Date and Time: Thursday, October 7, 2021, 11am-12pm via Zoom. Please contact Qingning Zhou to obtain the Zoom link.

Title: Landau damping in plasma physics

Abstract: After a quick overview on the classical notion of Landau damping discovered by Landau in 1946, the colloquium will highlight recent mathematical advances on understanding the damping and the large time behavior of a plasma modeled by Vlasov-Poisson and Vlasov-Poisson-Landau systems, including (1) an elementary proof of nonlinear Landau damping for analytic and Gevrey data (joint work with E. Grenier from ENS Lyon and I. Rodnianski from Princeton) and (2) nonlinear Landau damping in the weakly collisional regime for a threshold of initial data with Sobolev regularity (joint work with S. Chaturvedi and J. Luk from Stanford).

Speaker: Dr. Haiying Wang from the University of Connecticut

Date and Time: Friday, October 1, 2021, 11am-12pm via Zoom. Please contact Qingning Zhou to obtain the Zoom link.

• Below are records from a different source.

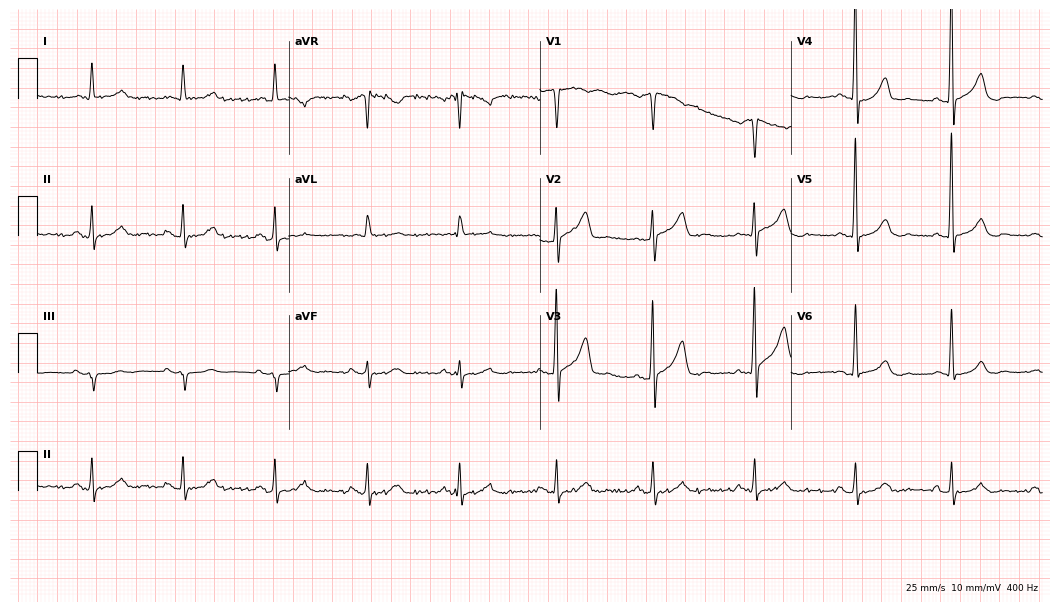
Resting 12-lead electrocardiogram. Patient: a 54-year-old male. Read as a normal ECG.
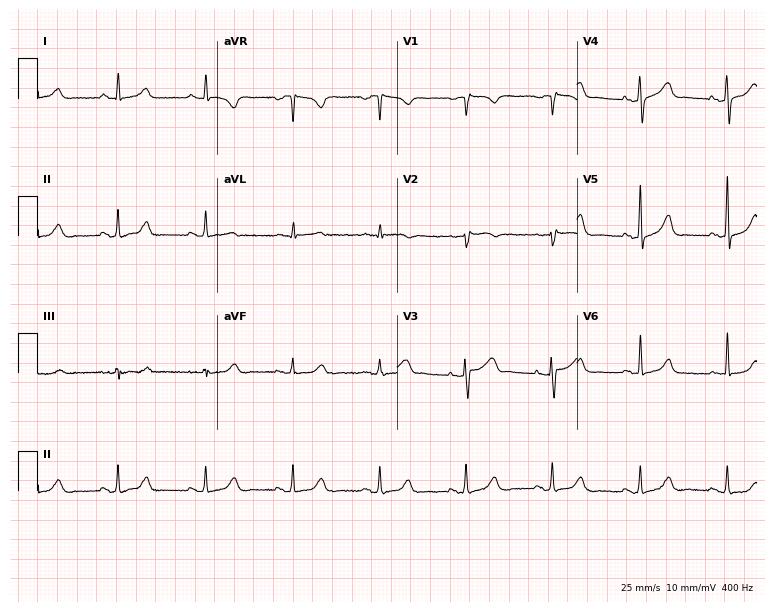
Resting 12-lead electrocardiogram. Patient: a female, 69 years old. Read as a normal ECG.
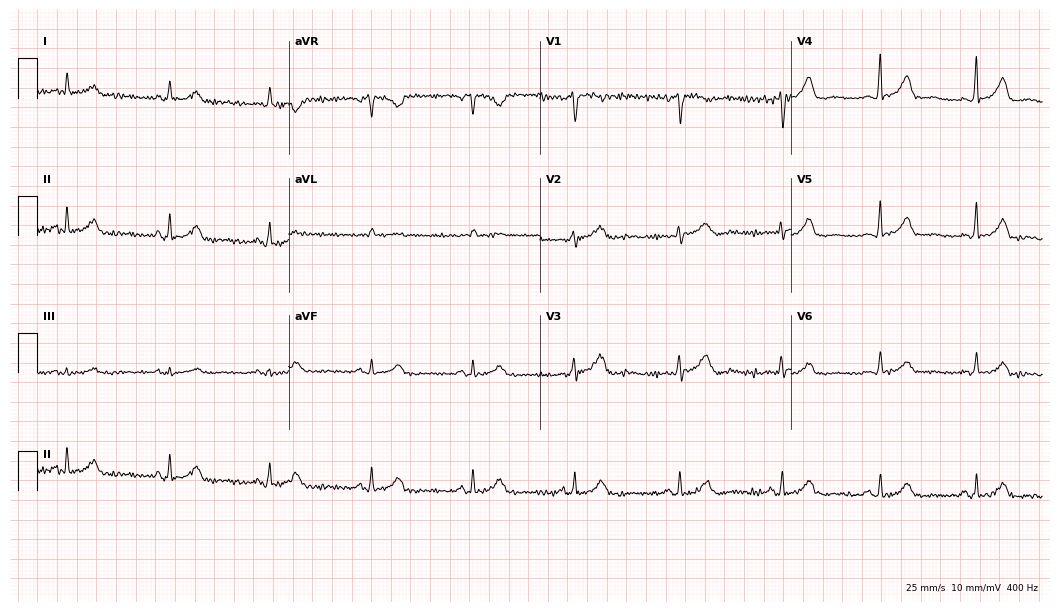
12-lead ECG from a 34-year-old woman. Screened for six findings — first-degree AV block, right bundle branch block, left bundle branch block, sinus bradycardia, atrial fibrillation, sinus tachycardia — none is recorded. Only these six findings were labelled.
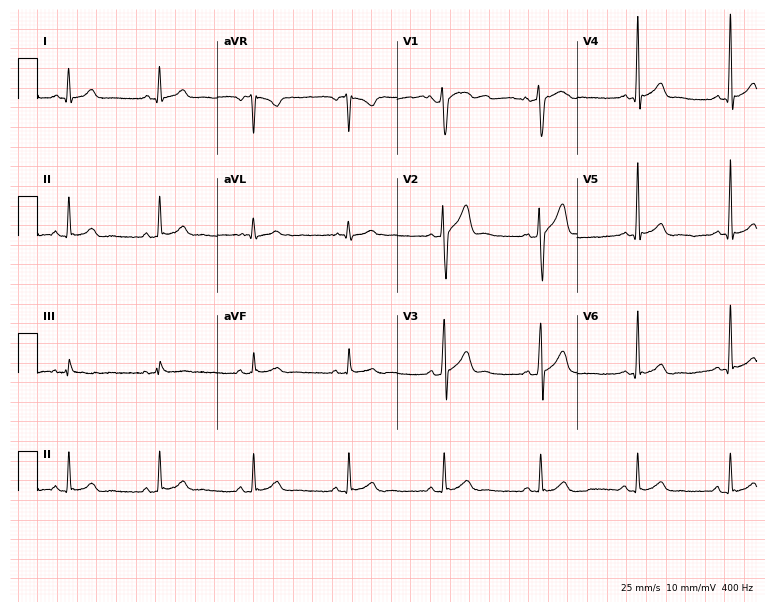
Resting 12-lead electrocardiogram (7.3-second recording at 400 Hz). Patient: a 35-year-old male. Read as a normal ECG.
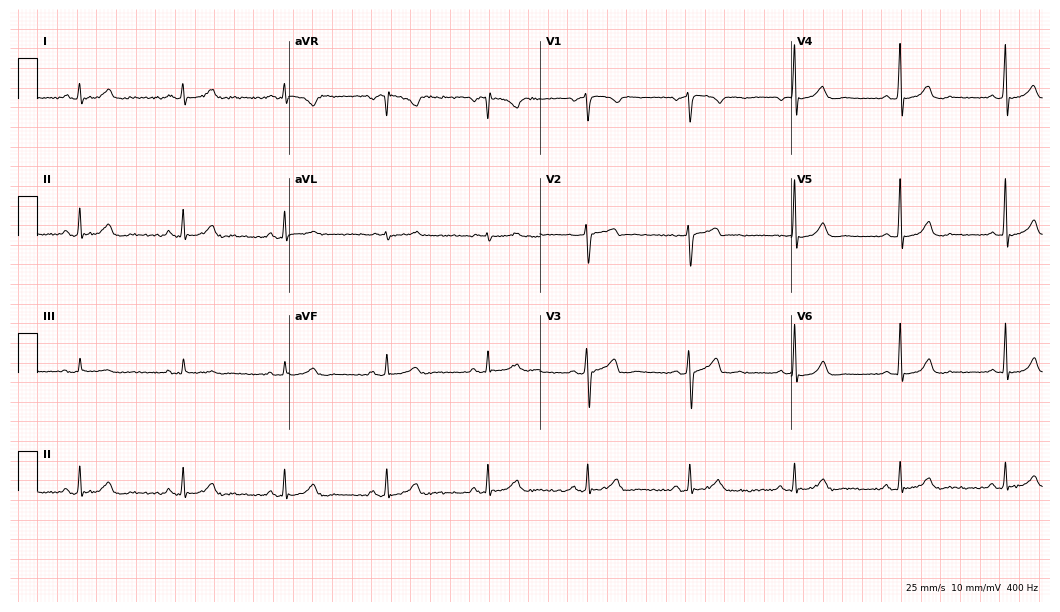
12-lead ECG (10.2-second recording at 400 Hz) from a male patient, 47 years old. Labelled as a normal ECG.
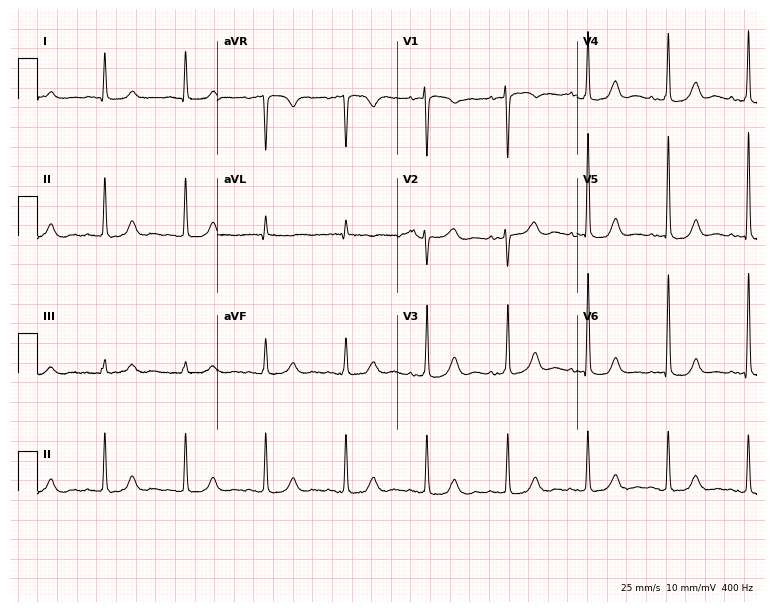
12-lead ECG from a female, 82 years old. Screened for six findings — first-degree AV block, right bundle branch block, left bundle branch block, sinus bradycardia, atrial fibrillation, sinus tachycardia — none is recorded. Findings outside these six are not listed.
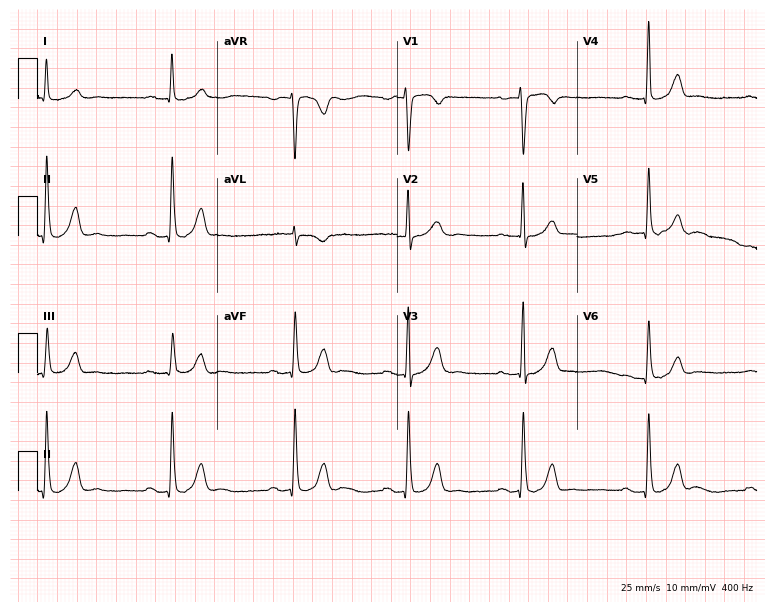
Resting 12-lead electrocardiogram (7.3-second recording at 400 Hz). Patient: a male, 49 years old. Read as a normal ECG.
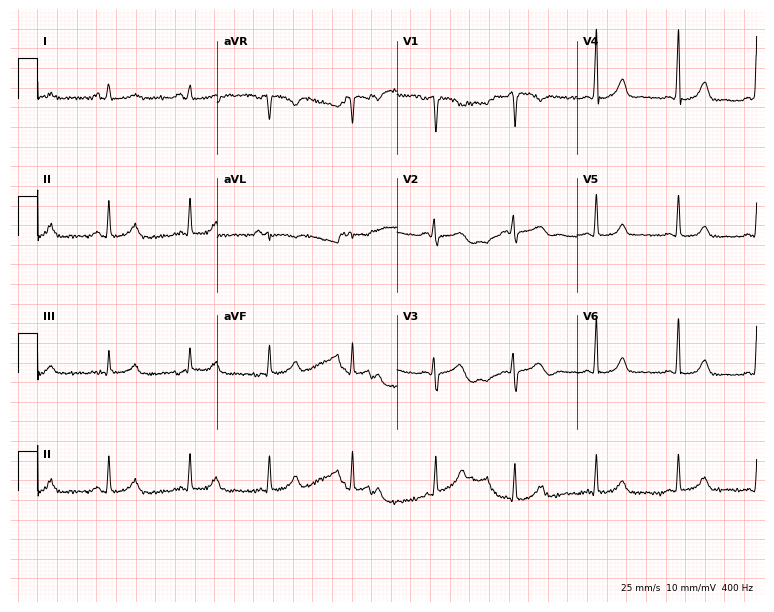
12-lead ECG from a 22-year-old female patient. Screened for six findings — first-degree AV block, right bundle branch block, left bundle branch block, sinus bradycardia, atrial fibrillation, sinus tachycardia — none is recorded. Only these six findings were labelled.
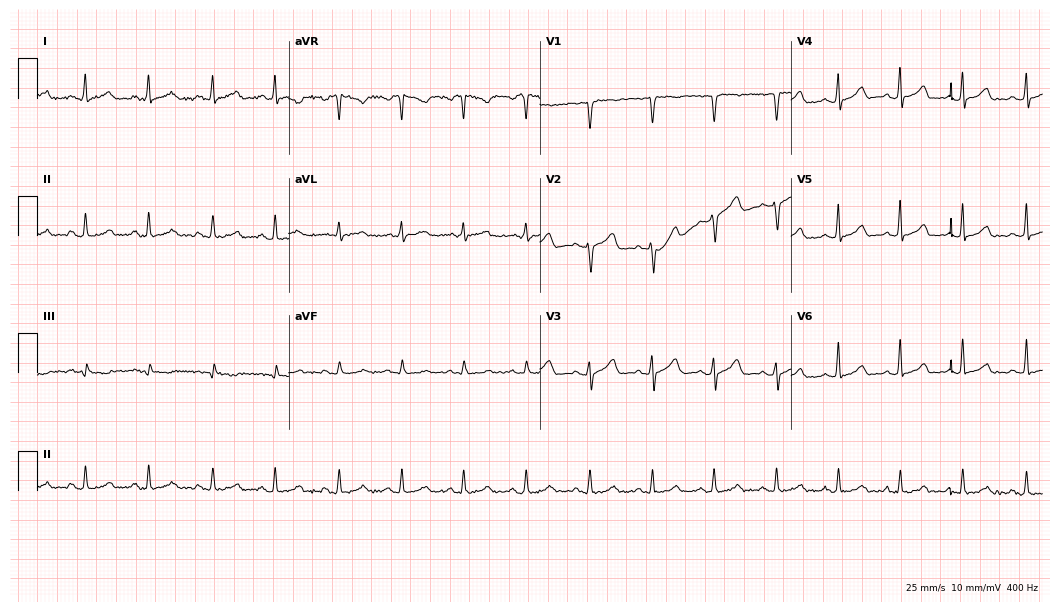
Resting 12-lead electrocardiogram. Patient: a 42-year-old woman. Read as a normal ECG.

Title: Nonuniform Negative Sampling and Log Odds Correction with Rare Events Data

Abstract: We investigate the issue of parameter estimation with nonuniform negative sampling for imbalanced data. We first prove that, with imbalanced data, the available information about unknown parameters is only tied to the relatively small number of positive instances, which justifies the usage of negative sampling. However, if the negative instances are subsampled to the same level of the positive cases, there is information loss. To maintain more information, we derive the asymptotic distribution of a general inverse probability weighted (IPW) estimator and obtain the optimal sampling probability that minimizes its variance. To further improve the estimation efficiency over the IPW method, we propose a likelihood-based estimator by correcting log odds for the sampled data and prove that the improved estimator has the smallest asymptotic variance among a large class of estimators. It is also more robust to pilot misspecification. We validate our approach on simulated data as well as a real click-through rate dataset with more than 0.3 trillion instances, collected over a period of a month. Both theoretical and empirical results demonstrate the effectiveness of our method.